The Trouble with Austrians

This comment sums up the problem I have with Austrians:
[Topic is unfunded liabilites held by US Govt]As far as I know no economist is saying that the US will run out of money. Every economist I have read understands that in a fiat currency system default is a decision that the state and the monetarty authority take.

What “unfunded obligations” means is unfunded in real terms, not in nominal terms. We all know the state can create as much money as it wants.
What confusion between real and nominal!

All that we have available to consume in a period is 1) what is produced in that period (determined, in part, by capital goods built up in previous periods) and 2) inventory left over from the last period.

That is all. There is nothing else available.

"Funding" a future liability in real terms means stock piling vast amounts of inventory so it will be available for drawdown in that future period. In the case of social security and medicare, it means building lots of stuff old people will buy (walking sticks, false teeth, Depends) and stocking them in massive warehouses, along with huge barrels of medicine, ready for the Boomers.

Or we could just make all that stuff when the need presents itself.

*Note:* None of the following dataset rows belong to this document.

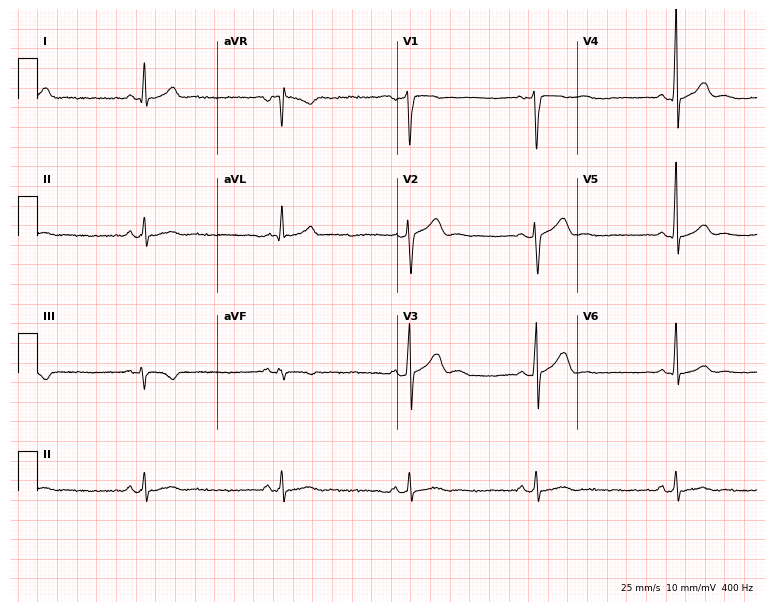
12-lead ECG (7.3-second recording at 400 Hz) from a man, 46 years old. Findings include sinus bradycardia (a sinus rate of 50 beats per minute or less).
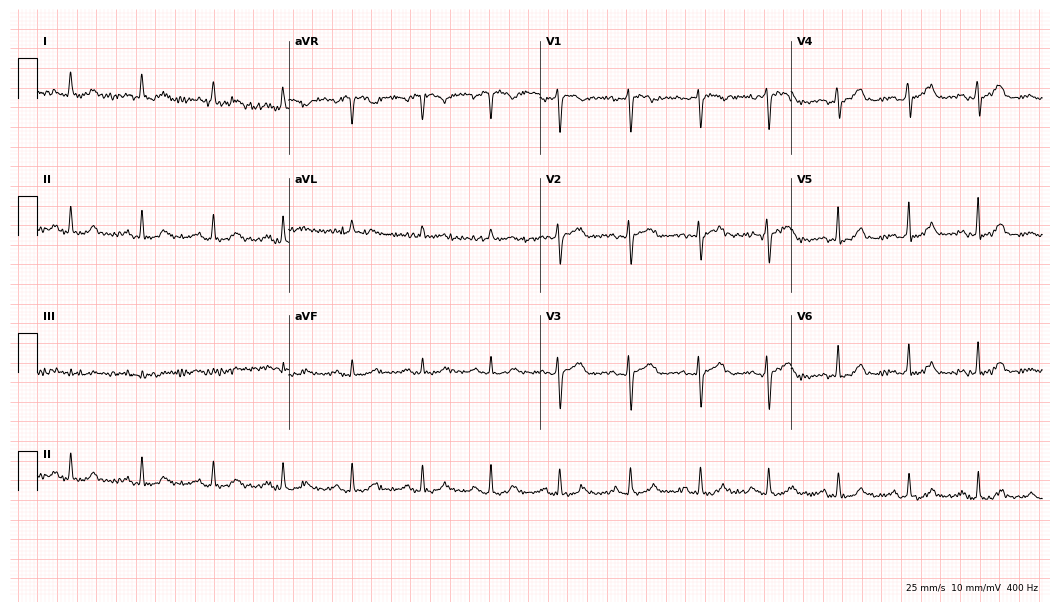
ECG (10.2-second recording at 400 Hz) — a woman, 55 years old. Labelled as a normal ECG.
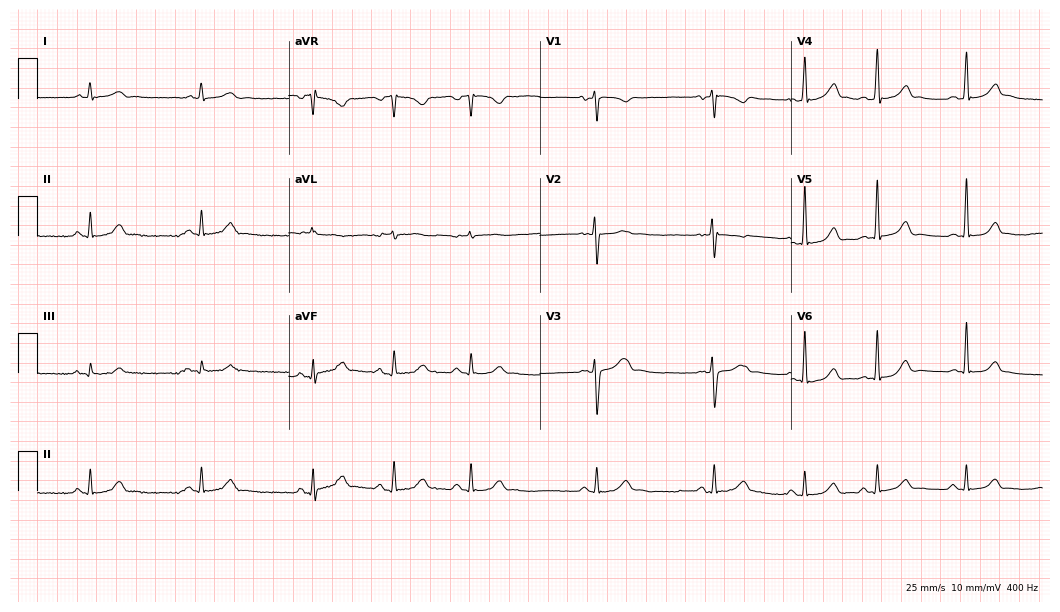
12-lead ECG from a 17-year-old woman. Labelled as a normal ECG.

Social Security is a nominal liability. The US Govt will cut a cheque, and that cheque will clear. There is no guarantee about what the cheque will be able to buy. During each period, taxes and transfer payments determine how the period output and inventory stock is distributed amongst the populace. This distribution is a political decision that can be made at any time. Raising taxes to fund higher social security payouts just risks increasing unemployment amongst the (smaller) working population, leaving retirees with even less goods and services to spend their Treasury money on.

5 Comments:

Anonymous Anonymous said...

Good post


The longer I look and the deeper I look I realize that the only coherent paradigm is MMT/Chartalism.

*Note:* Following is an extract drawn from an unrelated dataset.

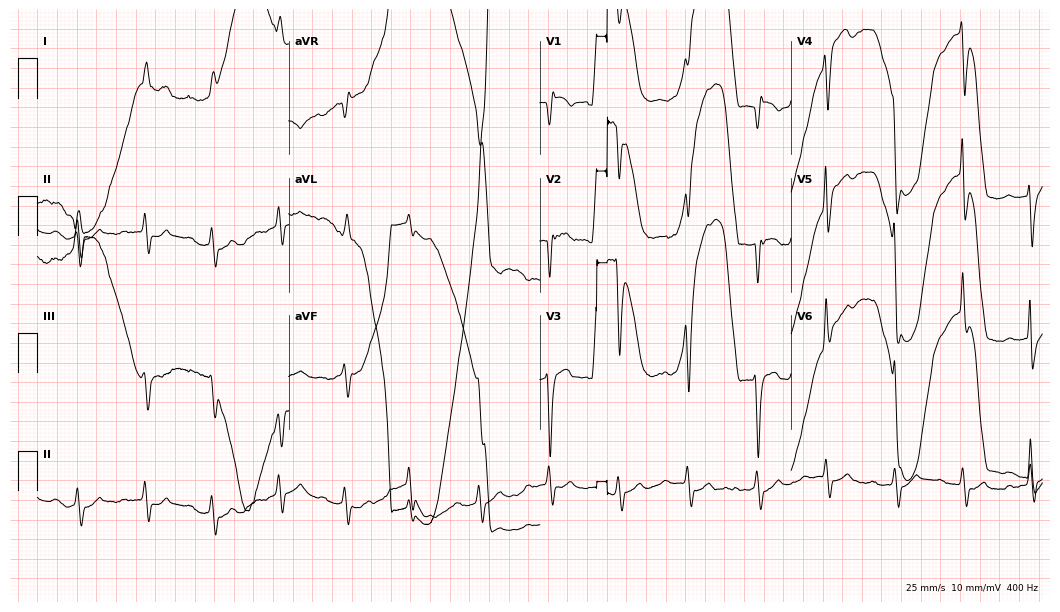
12-lead ECG from a woman, 85 years old. No first-degree AV block, right bundle branch block, left bundle branch block, sinus bradycardia, atrial fibrillation or sinus tachycardia recorded for this tracing. Findings outside these six are not listed.

Everyone one else reaches a point of discombobulation.

6:57 AM  
Anonymous Anonymous said...

What about funding the future liability in terms of having enough output in the future period to satisfy the demands of pension holders?

The key issue is surely will there be enough real output then, not can we stockpile it now.

8:48 AM  
Blogger winterspeak said...

vimothy:

Yup, the issue is real output then.

Having 10% of the population unemployed now makes that problem worse, not better, as we can never get back the lost output and capital stock we are forgoing.

9:02 AM  
Blogger Andrew Hofer said...

"There is no guarantee about what the cheque will be able to buy"

Well, the payout increases with CPI-W (urban wage earners and clerical employees), so I wouldn't say it is a purely nominal liability.

2:09 PM  
Blogger winterspeak said...

Mindles:

Fair point, and well taken. But I don't love CPI-W, nor do I believe it's terribly accurate as a true COLA or fundamentally protects purchasing power. Ultimately, it's a metric published by the Govt. I believe that recently CPI-W was zero, but retirees got a COLA bump anyway by congressional fiat.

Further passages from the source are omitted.